──────── Exercise materials

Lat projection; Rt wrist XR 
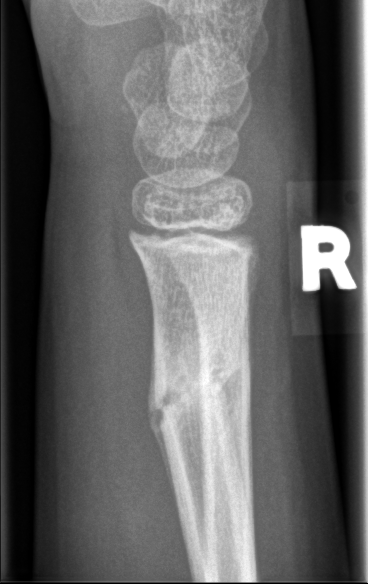

Fx: (left=146, top=359, right=242, bottom=438)
AO classification: 23r-M/3.1
periosteal reaction: 1 @ (left=148, top=353, right=174, bottom=490)
osteopenia: present
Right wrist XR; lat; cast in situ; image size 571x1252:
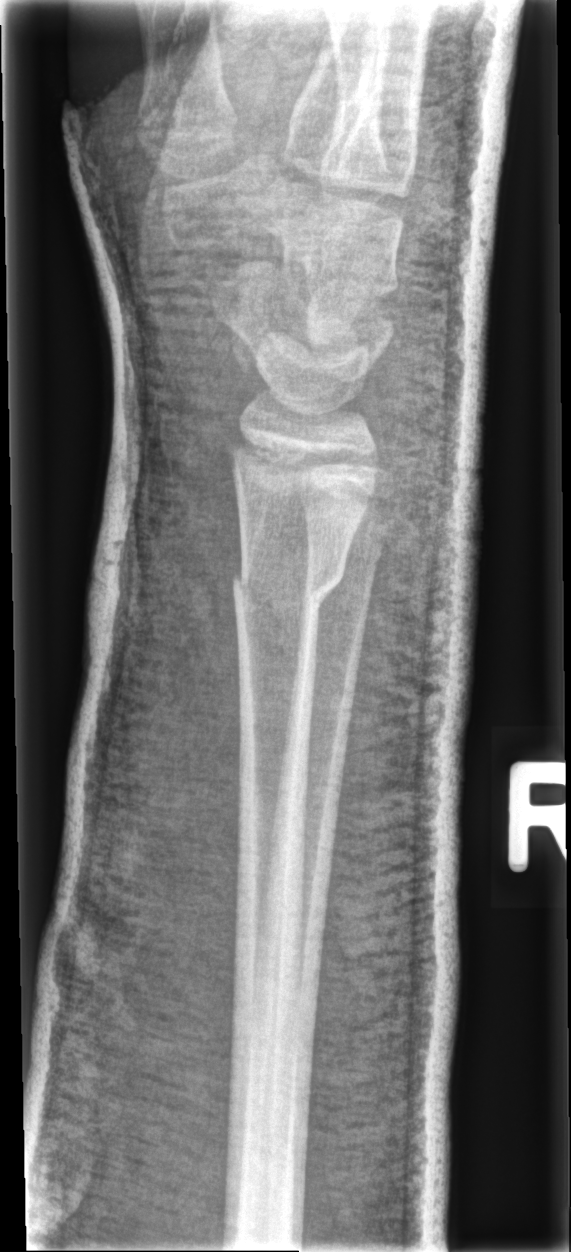 Findings: One Fx at bbox(230, 550, 348, 621). AO code 23r-M/3.1.
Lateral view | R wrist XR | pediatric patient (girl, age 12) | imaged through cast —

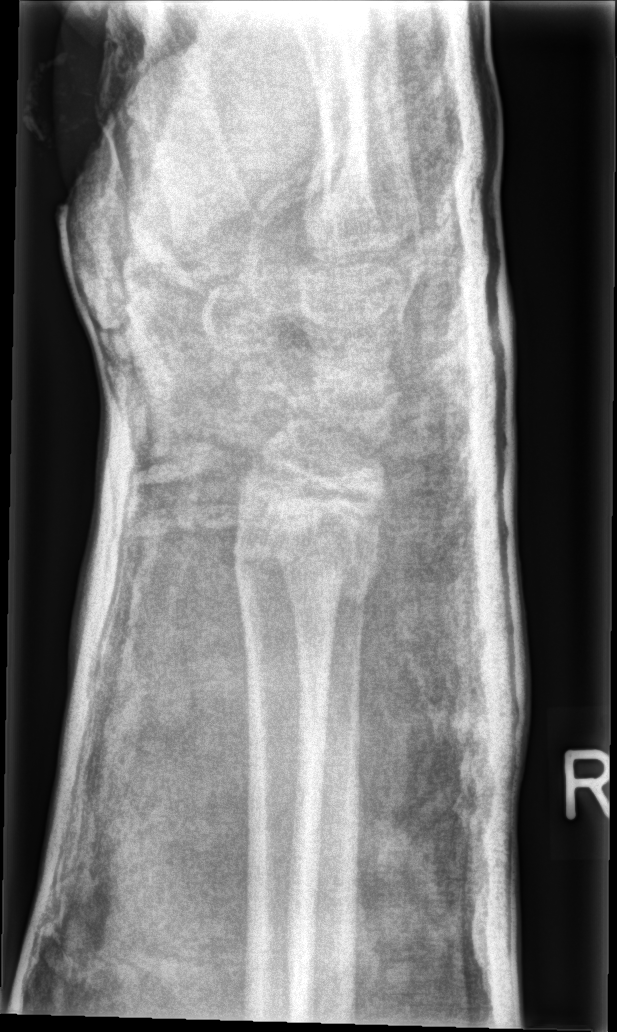

Findings: (boxes as x1,y1,x2,y2 (top-left / bottom-right, pixel units)) Bone fracture identified at bbox(229, 459, 389, 602).
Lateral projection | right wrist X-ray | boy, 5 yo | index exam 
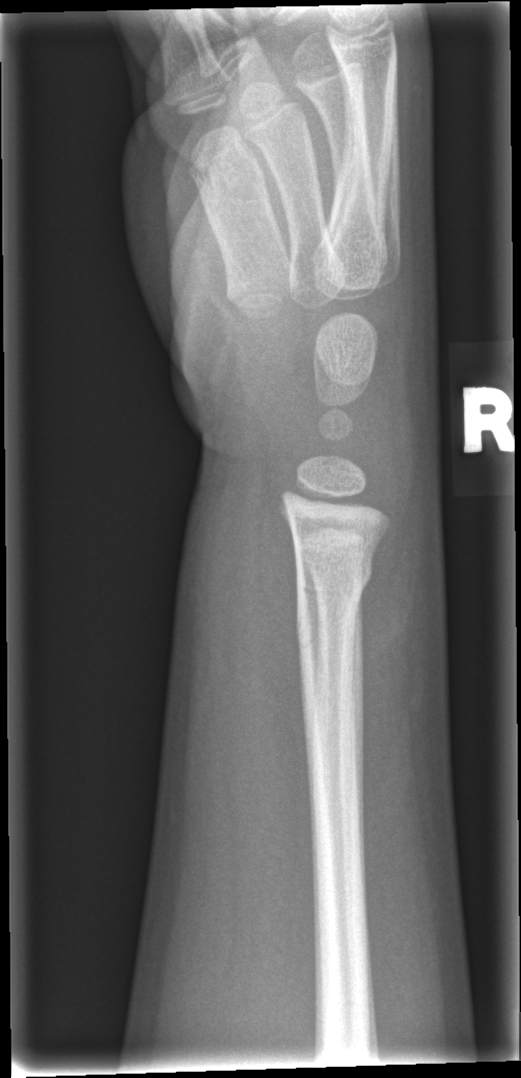 Fracture — [293, 543, 377, 609]. Positive pronator fat-pad sign identified at [227, 469, 323, 915]. AO code 23r-M/2.1.
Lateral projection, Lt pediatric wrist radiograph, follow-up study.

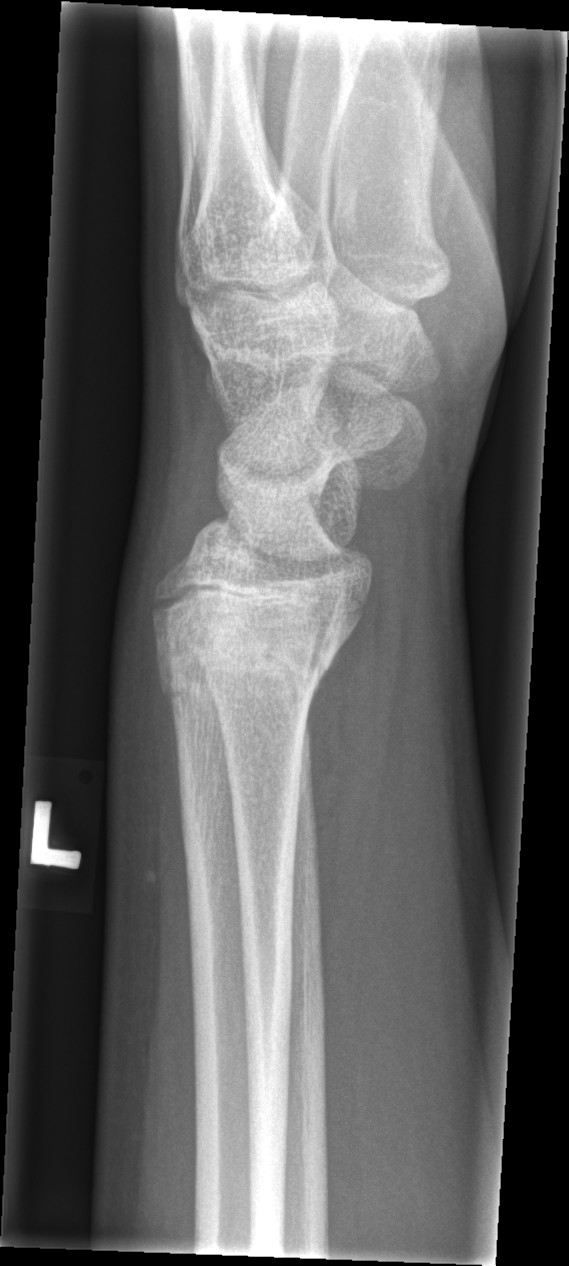 One fracture at bbox(150, 580, 353, 729).

────────────────

Aim of the task
All lines from the start of the entries above through the line containing "Right wrist XR;" must be transcribed exactly, both ends included, and no picture may be copied.

Solution for this exercise
Lat projection; Rt wrist XR 

Fx: (left=146, top=359, right=242, bottom=438)
AO classification: 23r-M/3.1
periosteal reaction: 1 @ (left=148, top=353, right=174, bottom=490)
osteopenia: present
Right wrist XR; lat; cast in situ; image size 571x1252:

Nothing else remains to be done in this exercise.